→ WHAT THE TASK ASKS
Word for word, restate the entries below, but exclude the images.

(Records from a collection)
==========

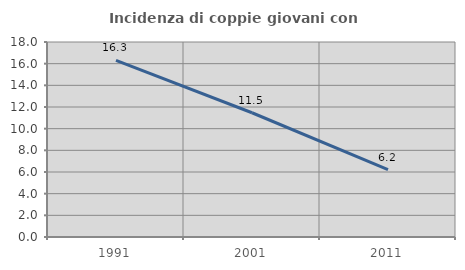
| Category | Incidenza di coppie giovani con figli |
|---|---|
| 1991.0 | 16.3 |
| 2001.0 | 11.47 |
| 2011.0 | 6.228 |

==========

→ ANSWER SECTION
| Category | Incidenza di coppie giovani con figli |
|---|---|
| 1991.0 | 16.3 |
| 2001.0 | 11.47 |
| 2011.0 | 6.228 |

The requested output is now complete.